X_train_path, X_val_Path, y_train, y_val   = train_val(long_training_set)

X_test_path = list(test_set['Image'])
y_test = list(test_set['Text'])

In [6]:
print('There are '+str(len(X_train_path))+ " image in the trainging set")
print('There are '+str(len(X_val_Path))+ " image in the validation set")
print('There are '+str(len(test_set))+ " image in the test set")

There are 5880 image in the trainging set
There are 2520 image in the validation set
There are 233 image in the test set


In [7]:
# Mapping characters to integers
char_to_num = layers.StringLookup(
    vocabulary=list(characters), mask_token=None
)

# Mapping integers back to original characters
num_to_char = layers.StringLookup(
    vocabulary=char_to_num.get_vocabulary(), mask_token=None, invert=True
)

In [8]:
def distortion_free_resize(image, img_size):
    w, h = img_size
    image = tf.image.resize(image, size=(h, w), preserve_aspect_ratio=True)

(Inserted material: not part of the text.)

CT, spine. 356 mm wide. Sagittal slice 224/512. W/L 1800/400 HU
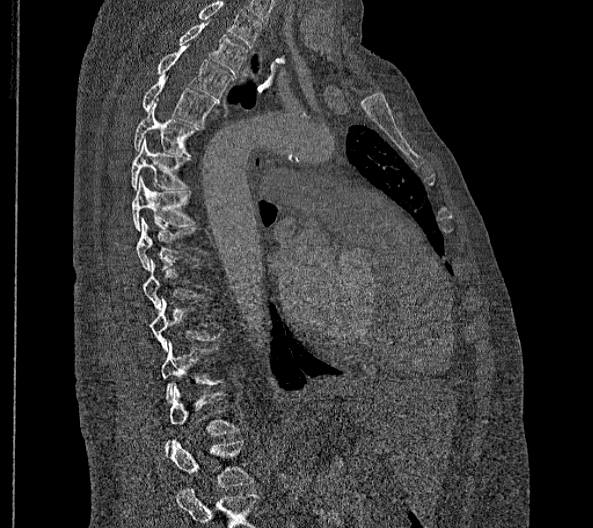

    # Check tha amount of padding needed to be done.
    pad_height = h - tf.shape(image)[0]
    pad_width = w - tf.shape(image)[1]

    # Only necessary if you want to do same amount of padding on both sides.
    if pad_height % 2 != 0:
        height = pad_height // 2
        pad_height_top = height + 1
        pad_height_bottom = height
    else:
        pad_height_top = pad_height_bottom = pad_height // 2

    if pad_width % 2 != 0:
        width = pad_width // 2
        pad_width_left = width + 1
        pad_width_right = width
    else:
        pad_width_left = pad_width_right = pad_width // 2

    image = tf.pad(
        image,
        paddings=[
            [pad_height_top, pad_height_bottom],
            [pad_width_left, pad_width_right],
            [0, 0],
        ],
    )

    image = tf.transpose(image, perm=[1, 0, 2])
    image = tf.image.flip_left_right(image)
    return image

In [9]:
batch_size = 64
padding_token = 99
image_width = 2882
image_height = 46


def preprocess_image(image_path, img_size=(image_width, image_height)):
    image = tf.io.read_file(image_path)
    image = tf.image.decode_png(image, channels=1) # convert to grayscale
    image = distortion_free_resize(image, img_size) # changing the image size keeping the aspect ration through padding
    image = tf.cast(image, tf.float32) / 255.0
    return image


def vectorize_label(label):
    # converting sequence of character to sequence of corresponding number and keeping fixed size of the label through padding
    label = char_to_num(tf.strings.unicode_split(label, input_encoding="UTF-8"))
    length = tf.shape(label)[0]
    pad_amount = 128 - length
    label = tf.pad(label, paddings=[[0, pad_amount]], constant_values=padding_token)
    return label
    


def process_images_labels(image_path, label):
    image = preprocess_image(image_path)
    label = vectorize_label(label)
    return {"image": image, "label": label}


def prepare_dataset(image_paths, labels):
    # generating dataset in batches
    dataset = tf.data.Dataset.from_tensor_slices((image_paths, labels)).map(
        process_images_labels, num_parallel_calls=tf.data.AUTOTUNE
    )
    return dataset.batch(batch_size).cache().prefetch(tf.data.AUTOTUNE)

In [10]:
train_ds = prepare_dataset(X_train_path, y_train)
validation_ds = prepare_dataset(X_val_Path, y_val)
test_ds = prepare_dataset(X_test_path, y_test)

# Creating the model class

In [None]:
class CTCLayer(keras.layers.Layer):
    def __init__(self, name=None):
        super().__init__(name=name)
        self.loss_fn = keras.backend.ctc_batch_cost

    def call(self, y_true, y_pred):
        batch_len = tf.cast(tf.shape(y_true)[0], dtype="int64")
        input_length = tf.cast(tf.shape(y_pred)[1], dtype="int64")
        label_length = tf.cast(tf.shape(y_true)[1], dtype="int64")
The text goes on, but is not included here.